In order to investigate changes in the DC compartment in the peripheral blood in type 2 diabetes, we analyzed blood from patients under poor and good metabolic control and compared them to healthy controls.


5 mls of blood were collected from 15 healthy controls, 15 diabetic patients with an HbA1c <7.0 and 15 patients with an HbA1c >9.5%. Age range was 44-80 years.
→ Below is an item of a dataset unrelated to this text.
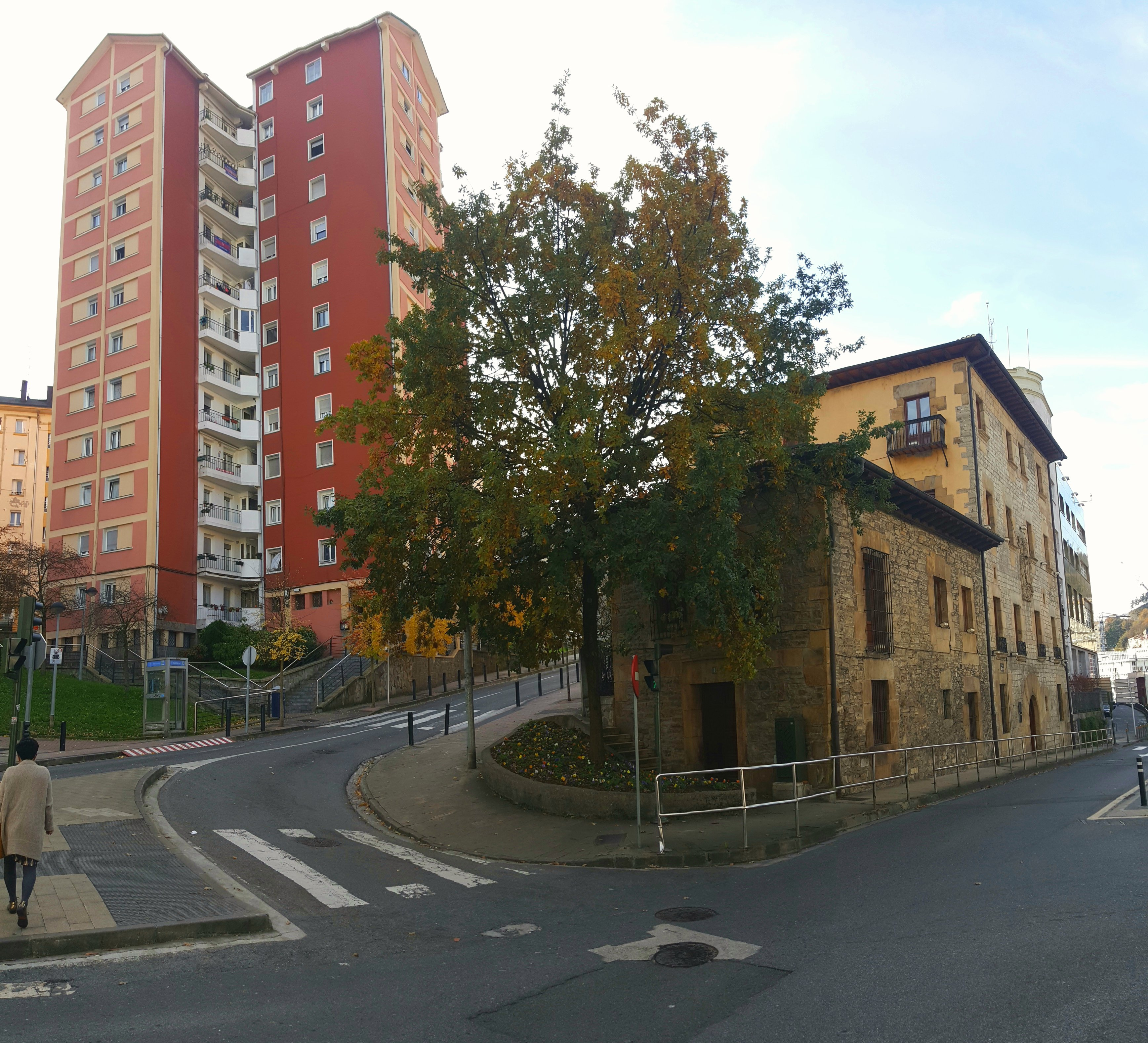 Eibarko jauregia, XVI. mendekoa. Atzean "dorretxea"

Patients were age-matched with the control group.


Blood DC were enumerated by flow cytometry after staining with antibodies against the blood dendritic cells antigens 1-3 (BDCA 1-3). This allows quantification of the DC subtypes: myeloid dendritic cells type 1 (mDC1, mDC2) and plasmacytoid dendritic cells (pDC).


The relative and absolute frequency for both mDC1 and pDC was clearly diminished in patients with poor metabolic control as compared to healthy controls. In patients with good metabolic control the reduction of DC was less pronounced but still significant, particularly for mDC1.


Hyperglycemic metabolism does affect the pool of peripheral DCs and leads to a reduction of both, mDC1 and pDC. Even patients considered to be under good metabolic control appear to have a reduced peripheral pool of DC.